X2 - Ripcord. Nice to have your arrows ready in any position you lift your bow from. Did find that it did not work well with my son's Diamond Razor LH. Has always been good for me.


----------



## Trouthunter

I like the Octane Hostage Pro and have had no problems with them.

TH


----------



## nasakid

I installed the Limbdriver on my Bowtech Allegiance this week. Got it tuned up night before last and let the first group fly. I was very impressed. My tight groups got tighter. Gotta be careful not to shoot nocks off now.  Bow is more quiet, too.


----------



## podchaser

rip cord


----------



## tchase86

QAD or RIPCORD


----------



## cjkozik

Ripcord or qad you can't go wrong with either. I perfer ripcord just a personnel preference.


----------



## marshhunter

TXPalerider said:


> I bought a Trophy Ridge Revolution last year and so far I like it better that any I've ever owned.

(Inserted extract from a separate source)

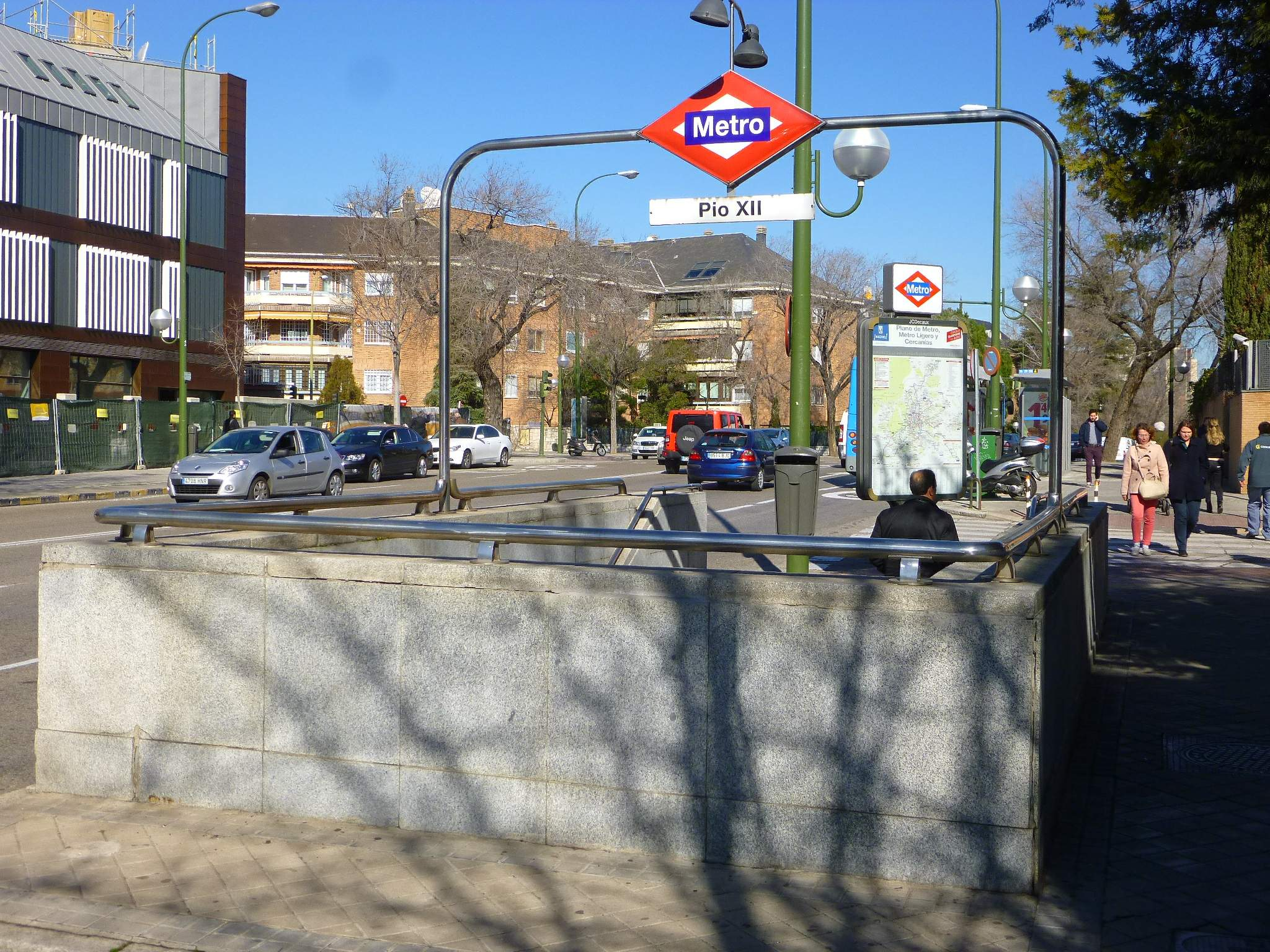 stación de Pío XII, del Metro de Madrid

woah.... Ol Palerider shoots a drop away now!!?? Rich actually just told me about this rest this past weekend so I came on here to research it... if you and Rich say its a good rest then it must be true!!


----------



## outtotrout09

*What about Shaffer?????*

Great rest,rock solid and once it's set you can forget about it. Just make sure you have someone that knows bows install it.

I have a Shaffer and QAD. I love both of them. Shaffer is my #1 and QAD is right under it..

The shaffer shoots better than QAD and is more Accurate.

The QAD is better for some hunting scenarios.


----------



## arcotex

*RipCord*

Great rest and great owners. One rest for one good price.


----------



## Jimbow

Agree with wet dreams. Been busted a few time with the biscuit on the draw. went with the ultra and love it


----------